All checks, drafts or orders for the payment of money, notes, or other evidence of indebtedness issued in the name of the corporation shall be signed by such officer or officers, agent or agents of the corporation and in such manner as shall from time to time be determined by resolution of the Board. In the absence of such determination, all such instruments in an amount exceeding $1,000.00 shall be signed by the Treasurer and countersigned by the President or Executive Director. Section 3.

Deposits

All funds of the corporation shall be deposited from time to time to the credit of the corporation in such banks or other depositories as the Board may select. Section 4.

Gifts

The Board may accept on behalf of the corporation a gift, bequest, or devise for the general purpose at any reasonable time.

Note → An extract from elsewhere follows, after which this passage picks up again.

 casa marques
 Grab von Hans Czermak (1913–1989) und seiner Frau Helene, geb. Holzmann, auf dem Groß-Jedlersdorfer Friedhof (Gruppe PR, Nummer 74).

ARTICLE XI.

Books and Records

The corporation shall keep correct and complete books and records of accounts, shall keep minutes of the proceedings of its Board and of any committees appointed by the Board, and shall keep at its registered or principal office a record giving the names and addresses of the members entitled to vote. All books and unconfidential records of the corporation may be inspected by any director or his/her agent or attorney for any purpose at any reasonable time.

ARTICLE XII.

Fiscal Year

The fiscal year of the corporation shall begin on the first day of January and end on the last day of December in each year. ARTICLE XIII.

Amendment to the Bylaws

These bylaws may be altered, amended, or repealed; and new bylaws may be adopted at either a regular meeting or a special meeting by a majority of the directors present at a meeting at which a regular quorum is present if at least one week’s notice is given of an intention to alter, amend, repeal these bylaws or to adopt new bylaws at such meeting. Adoption may also occur by electronic vote of the majority of the Board. ARTICLE XIV.

Dissolution

Upon dissolution of the corporation or the winding up of its affairs, the assets of the corporation shall be distributed exclusively to charitable, scientific, or educational organizations which would then qualify under the provisions of Section 501(c)(3) of the Internal Revenue Code and its Regulations as they now exist or as they may hereafter be amended.

Amended May 13, 2009, June 8, 2011, April 11, 2012, January 12, 2016, August 5, 2017.